The domain sales approach needs qualified data. The domainer customer for a domain name resale will ask tougher questions and demand relevant statistics for page rank claims and boasted-about traffic volumes. This means demonstrated metrics and dated reports should evolve over time of ownership of the domain.The values of the traffic and page ranking should be common denominators across the board, not a flash in the pan from only one.

Page ranking from the buyer’s preferred source of information, and domain name value analysis from the buyer’s chosen instrument of domain valuation will rule the sale. Domain name brokers and domain estimation tools are meant to support discussion and negotiation, but none of them are final verdicts on site value.

Domainers should maintain records of status checks at each page ranking site over time. These tables can be valuable when demonstrating domain name value. Domain name page rank changes over time. Even content and subject matter from Internet users can change with no webmaster control. If a change occurs in the maximum page ranking or SEO results, they can point to historical periods of record traffic volume and SEO popularity.

Domainers will look up and evaluate the time the current owner has had the domain registered to them and evaluate the domain name potential in part with respect to what the current owner has done with it. It is likely that traffic and clickthrough patterns were more robust in the past than currently, Domain name buyers will want to know why. Referrer traffic may be made available to the prospective buyer as the seller sees fit.

One of the most current value-adds to a domain sale is the site database. For a blog site or a open source application, a domain name that comes with a database can be valuable indeed. Although some domainers do vend their legacy databases after domain sale elsewhere, the best putative use would be to naturally support the domain name organically and linguistically associated with its seo-coordinated and name-associated database table.

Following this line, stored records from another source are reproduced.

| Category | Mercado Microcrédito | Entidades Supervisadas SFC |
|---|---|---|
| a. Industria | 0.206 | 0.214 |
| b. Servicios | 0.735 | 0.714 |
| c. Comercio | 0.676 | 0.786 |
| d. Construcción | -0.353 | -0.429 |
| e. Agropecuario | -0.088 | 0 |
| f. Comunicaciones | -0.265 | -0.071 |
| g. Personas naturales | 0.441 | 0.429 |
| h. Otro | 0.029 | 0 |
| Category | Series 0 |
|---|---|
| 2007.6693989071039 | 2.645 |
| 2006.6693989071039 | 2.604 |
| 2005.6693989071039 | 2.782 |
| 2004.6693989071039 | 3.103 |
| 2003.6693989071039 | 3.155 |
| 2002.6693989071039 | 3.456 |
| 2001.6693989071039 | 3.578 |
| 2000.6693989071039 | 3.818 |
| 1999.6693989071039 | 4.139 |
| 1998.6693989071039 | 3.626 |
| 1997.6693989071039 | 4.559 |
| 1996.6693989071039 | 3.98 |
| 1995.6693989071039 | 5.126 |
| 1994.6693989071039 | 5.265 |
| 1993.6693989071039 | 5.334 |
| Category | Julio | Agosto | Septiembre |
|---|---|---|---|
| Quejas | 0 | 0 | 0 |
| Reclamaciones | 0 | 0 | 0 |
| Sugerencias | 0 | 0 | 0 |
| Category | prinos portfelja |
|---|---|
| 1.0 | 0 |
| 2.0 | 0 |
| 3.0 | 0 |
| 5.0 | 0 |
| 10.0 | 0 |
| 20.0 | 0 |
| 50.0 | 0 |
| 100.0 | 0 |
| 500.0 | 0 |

If the website database is packaged with the domain sale, a cash value should be attributed to it in addition to the metrics governing the domain name valuation.The new buyer of any domain cannot assume all material published in association of that url or site name belongs to the new owners. Explicit terms in the domain sale contract must be negotiated for this. If the database table and its contents are to be rendered in a certain form.

One good way to protect the free use of a database without the domain owner knowing about it is to age the HTTP written expiration date of cache files so the past users can’t pull down from memory legacy content. If the site owner or webmaster decided a body of content (by category, for example) needs to be archived and removed from public server view, they can reserve this content for future resale without it necessarily being attached to the domain name.

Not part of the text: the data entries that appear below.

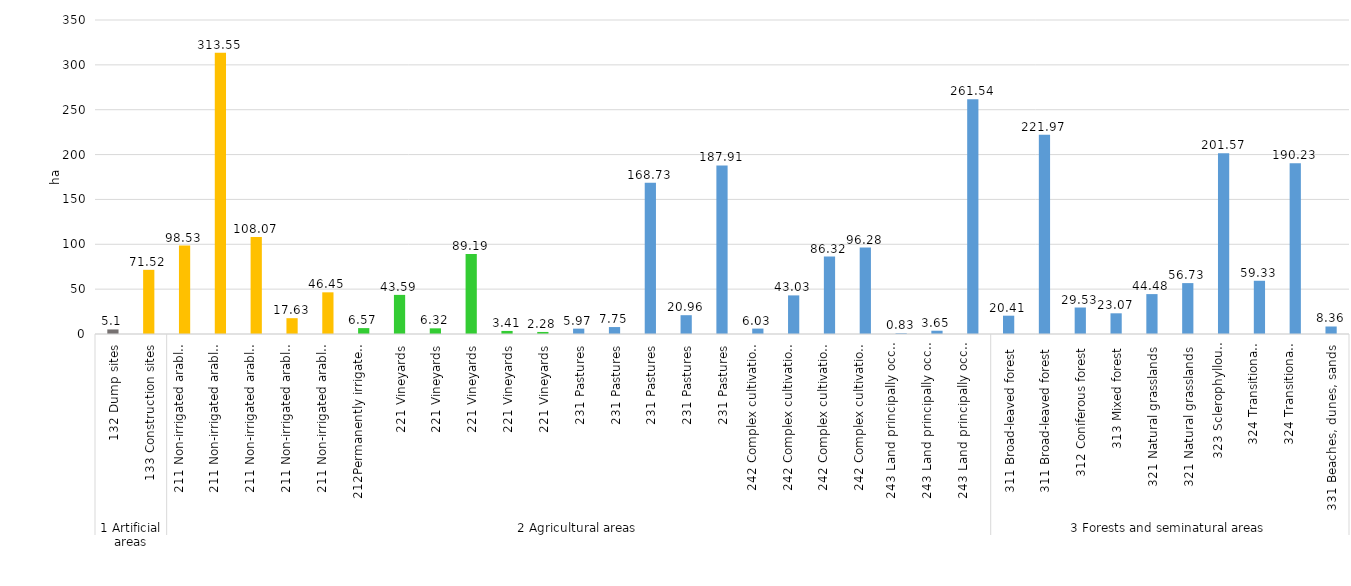
| Category | Series 0 |
|---|---|
| 0 | 5.1 |
| 1 | 71.52 |
| 2 | 98.53 |
| 3 | 313.55 |
| 4 | 108.07 |
| 5 | 17.63 |
| 6 | 46.45 |
| 7 | 6.57 |
| 8 | 43.59 |
| 9 | 6.32 |
| 10 | 89.19 |
| 11 | 3.41 |
| 12 | 2.28 |
| 13 | 5.97 |
| 14 | 7.75 |
| 15 | 168.73 |
| 16 | 20.96 |
| 17 | 187.91 |
| 18 | 6.03 |
| 19 | 43.03 |
| 20 | 86.32 |
| 21 | 96.28 |
| 22 | 0.83 |
| 23 | 3.65 |
| 24 | 261.54 |
| 25 | 20.41 |
| 26 | 221.97 |
| 27 | 29.53 |
| 28 | 23.07 |
| 29 | 44.48 |
| 30 | 56.73 |
| 31 | 201.57 |
| 32 | 59.33 |
| 33 | 190.23 |
| 34 | 8.36 |
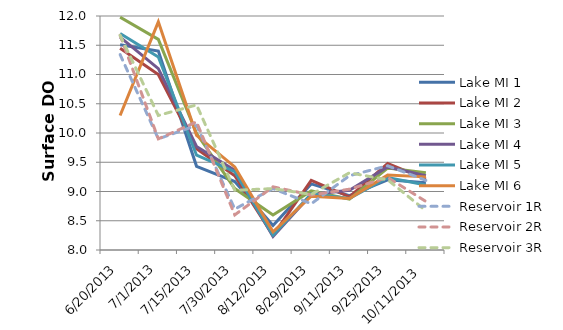
| Category | Lake MI 1 | Lake MI 2 | Lake MI 3 | Lake MI 4 | Lake MI 5 | Lake MI 6 | Reservoir 1R | Reservoir 2R | Reservoir 3R |
|---|---|---|---|---|---|---|---|---|---|
| 6/20/13 | 11.51 | 11.45 | 11.98 | 11.64 | 11.7 | 10.3 | 11.34 | 11.67 | 11.67 |
| 7/1/13 | 11.4 | 11 | 11.6 | 11.1 | 11.3 | 11.9 | 9.9 | 9.9 | 10.3 |
| 7/15/13 | 9.43 | 9.73 | 9.99 | 9.77 | 9.62 | 9.96 | 10.13 | 10.19 | 10.48 |
| 7/30/13 | 9.17 | 9.27 | 9.05 | 9.36 | 9.34 | 9.42 | 8.7 | 8.6 | 9.02 |
| 8/12/13 | 8.42 | 8.25 | 8.6 | 8.23 | 8.25 | 8.31 | 9.05 | 9.08 | 9.05 |
| 8/29/13 | 9.13 | 9.19 | 9.01 | 8.95 | 8.96 | 8.92 | 8.79 | 8.94 | 8.95 |
| 9/11/13 | 8.93 | 8.91 | 8.87 | 9.02 | 8.88 | 8.88 | 9.27 | 9.04 | 9.32 |
| 9/25/13 | 9.2 | 9.48 | 9.4 | 9.42 | 9.24 | 9.28 | 9.44 | 9.24 | 9.2 |
| 10/11/13 | 9.15 | 9.21 | 9.32 | 9.27 | 9.11 | 9.25 | 9.19 | 8.83 | 8.67 |

Adding original images to a blog or application article site engine can also increase the value of the database. If the database is paired or packaged with the domain name, explicit inclusion of the photography, any video or sound media, and graphics files must be stipulated in writing. Words and objects to support a domain name’s value, gathered over the course of domain development efforts over time , can be an important negotiating factor and value addition to any domain name sale.